→ ACTION ITEM: Within the records, which lines hold the string "Category"? Report each one by copying it.

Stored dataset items
'''

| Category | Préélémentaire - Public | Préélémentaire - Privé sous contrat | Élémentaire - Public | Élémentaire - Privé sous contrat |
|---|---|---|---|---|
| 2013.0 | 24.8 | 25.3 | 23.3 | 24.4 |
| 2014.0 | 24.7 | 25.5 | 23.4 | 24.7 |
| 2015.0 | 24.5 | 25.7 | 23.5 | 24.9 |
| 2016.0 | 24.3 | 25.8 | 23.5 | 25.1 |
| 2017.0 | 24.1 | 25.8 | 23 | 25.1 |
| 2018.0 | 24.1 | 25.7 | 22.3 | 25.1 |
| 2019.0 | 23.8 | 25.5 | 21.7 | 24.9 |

'''
'''

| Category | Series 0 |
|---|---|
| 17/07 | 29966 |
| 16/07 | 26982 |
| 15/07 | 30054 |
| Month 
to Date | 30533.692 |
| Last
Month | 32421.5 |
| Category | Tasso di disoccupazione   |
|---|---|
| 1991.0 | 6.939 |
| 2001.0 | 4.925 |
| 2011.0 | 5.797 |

'''

→ ANSWER SPACE:
| Category | Préélémentaire - Public | Préélémentaire - Privé sous contrat | Élémentaire - Public | Élémentaire - Privé sous contrat |
| Category | Series 0 |
| Category | Tasso di disoccupazione   |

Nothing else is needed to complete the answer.